Liquidity is More Important than Ever

We are into our second month of quarantine across most of the country and the economic cost of reducing personal interaction is slowly coming into focus. As we muddle our way through what now is developing into an economic contraction of indeterminate depth, cash is king.

As the shelter-at-home orders spread nationwide in March it became understood that demand was going to plummet, along with revenues, but the duration was unknown. Would this last for weeks, or even months? Every organization would be affected to a degree, but some were more exposed than others. In particular, theater chains, restaurants, cruise lines, airlines, hotels and department stores expected to see revenues decline as much as 80-90% or more, and were thus at greatest risk of a business interruption and loss of employees, even for a short period. Real estate firms faced questions about how many tenants were capable of paying rent. Energy firms were at risk as demand for oil plummeted following a supply fight between Russia and Saudi Arabia which pushed prices down to levels not seen in nearly 20 years.

Those with capacity drew on their bank credit lines to bolster cash balances, unsure they could access public markets to raise additional capital. At the same time, investors are looking more closely for changes in how companies use their cash, rewarding those cutting expenses and working to strengthen balance sheets. For companies already struggling before March with declining revenues or high debt levels, Coronavirus will likely be the knockout blow; reports of missed bond payments are already showing up in retail and energy.

Investors made their own dash for cash by selling assets, sometimes indiscriminately. With sellers vastly outnumbering buyers, markets became imbalanced and prices declined. During March, bond and equity funds shed $300 billion in assets, and liquid assets like money market mutual funds and savings accounts increased by $1.1 trillion.

In short order, the Federal Reserve stepped in to provide cash and liquidity wherever it was needed. They resurrected every program used in 2008, and introduced several more, broadening their support further than ever. Congress also entered the fray by approving the CARES Act, the largest fiscal expansion in history. The intent was to push $2 trillion in cash directly into the hands of individuals, businesses and state/local governments to help navigate the quarantine with minimal economic damage. The ink was barely dry before they started negotiations for more.
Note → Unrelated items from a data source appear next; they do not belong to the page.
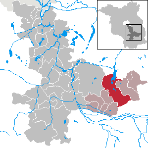 Schwielochsee in Brandenburg (Country) - District Dahme-Spreewald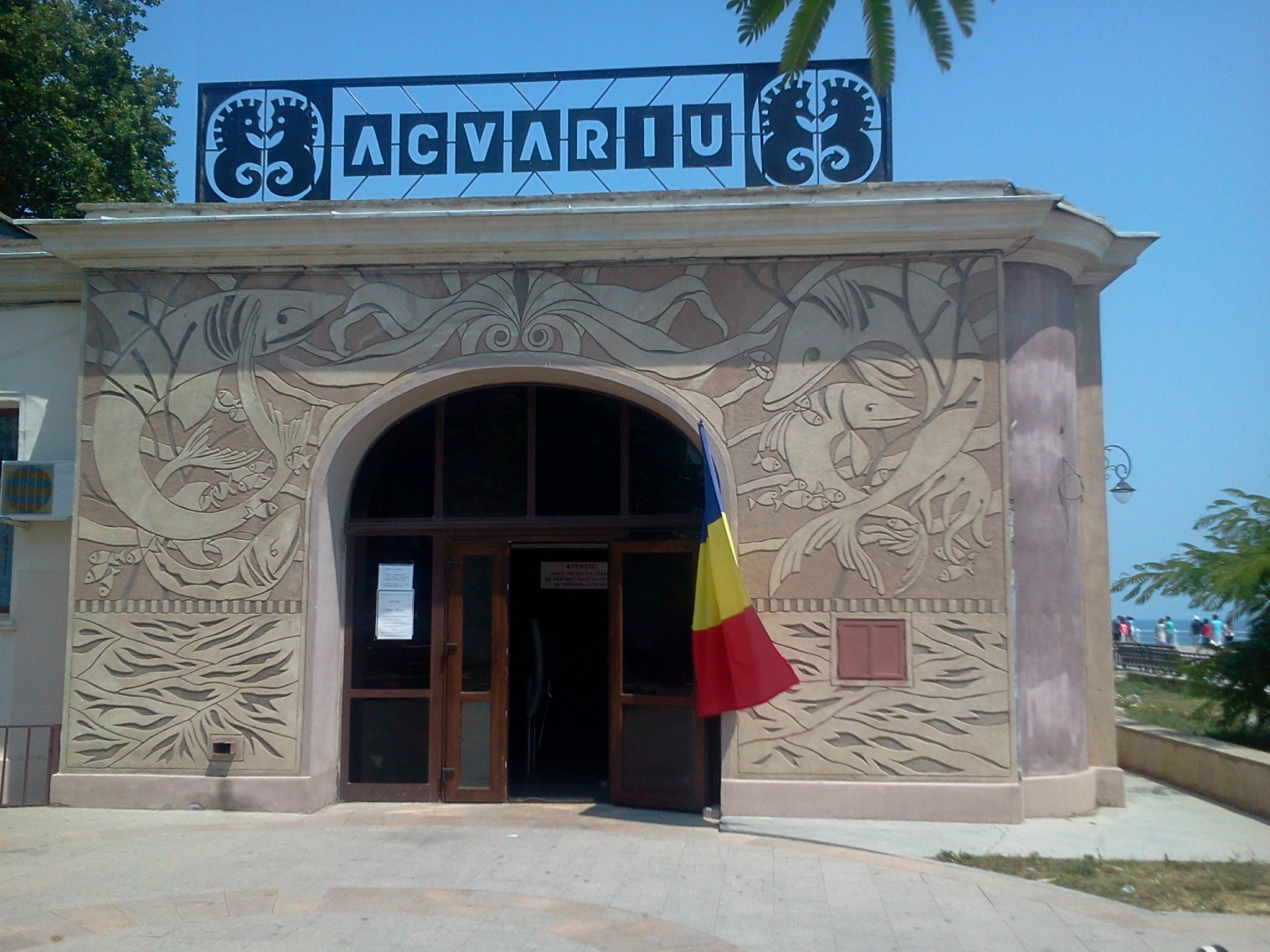 Constanța 2017: acvariul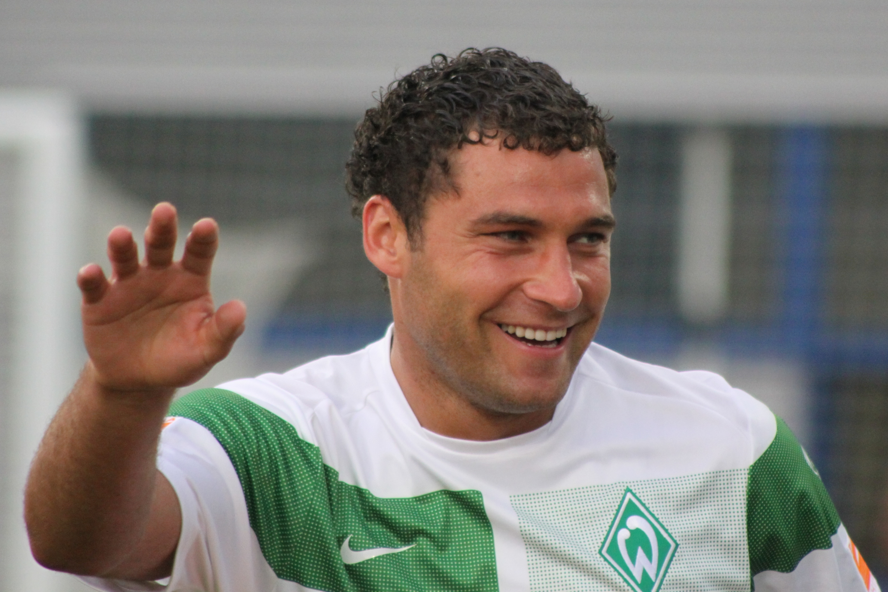 Duško Tošić - SV Werder Bremen (2)

Going forward, entities with sufficient cash balances on their balance sheets will have the highest ability to weather the quarantine and position themselves in the best possible way for whatever comes next. Cash offers the ability to make decisions from a position of strength rather than weakness. Those that made intentional decisions to operate conservatively are now reaping the benefits such flexibility supplies. Cash flow strength has always been at the heart of our investment processes; the impact of cash is now more vital than ever.